### Exercise goal
The output consists only of the lines from the one with "Locatie van de halte (zie bestandsnaam)." through the end of the records, each printed exactly, and contains no pictures.

┌──

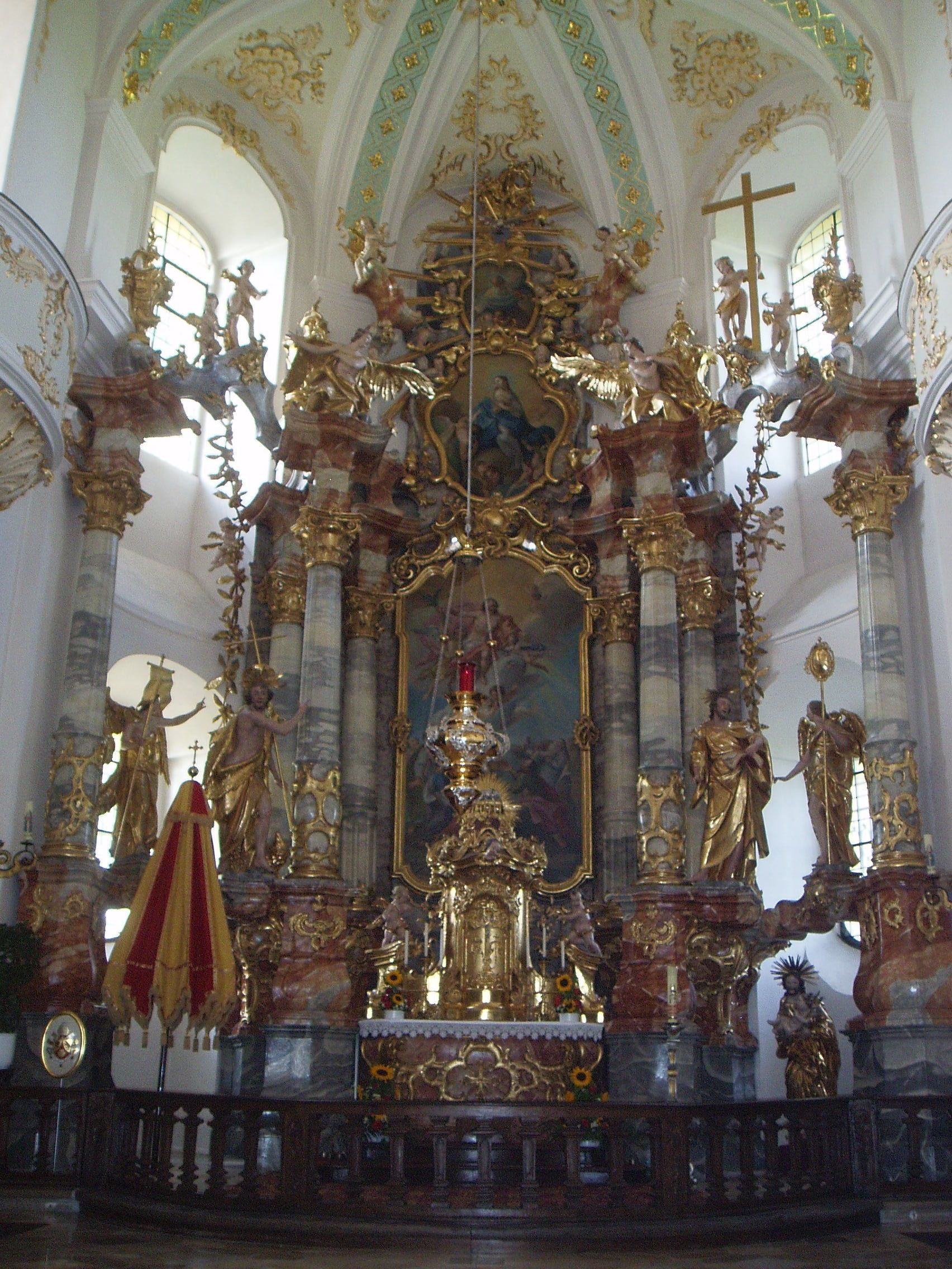 Chor von Maria Brünnlein mit Basilikainsignien
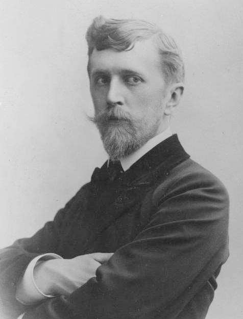 Фердынанд Рушчыц Portrait of Ferdynand Ruszczyc
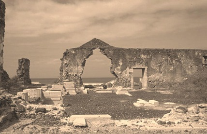 Ruínas da Sé. Cidade Velha. 1997
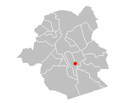 Locatie van de halte (zie bestandsnaam).
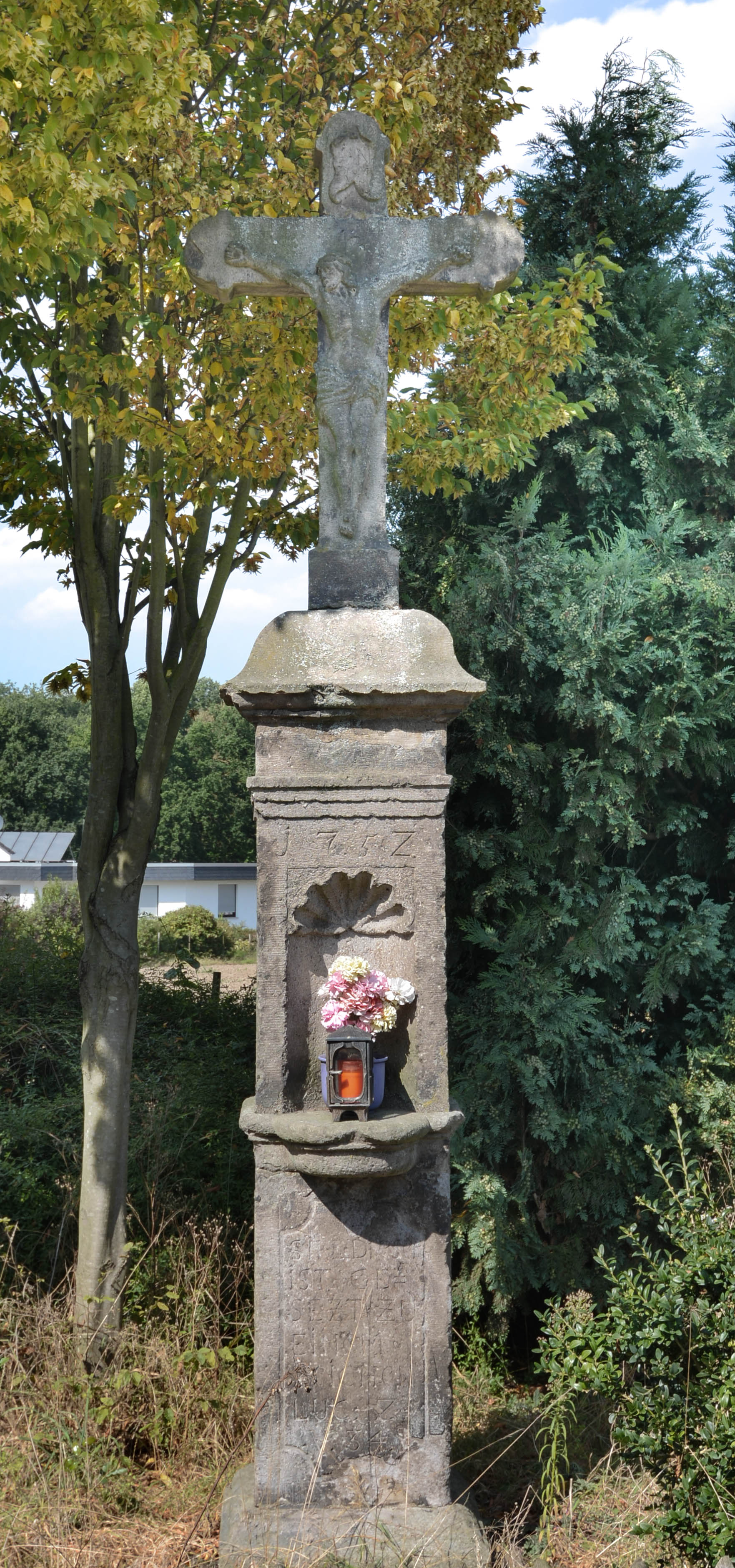 Wegekreuz Virneburg an der Alte Schulstraße.This is a photograph of an architectural monument., no. B 014

└──

### Task answer
 Locatie van de halte (zie bestandsnaam).
 Wegekreuz Virneburg an der Alte Schulstraße.This is a photograph of an architectural monument., no. B 014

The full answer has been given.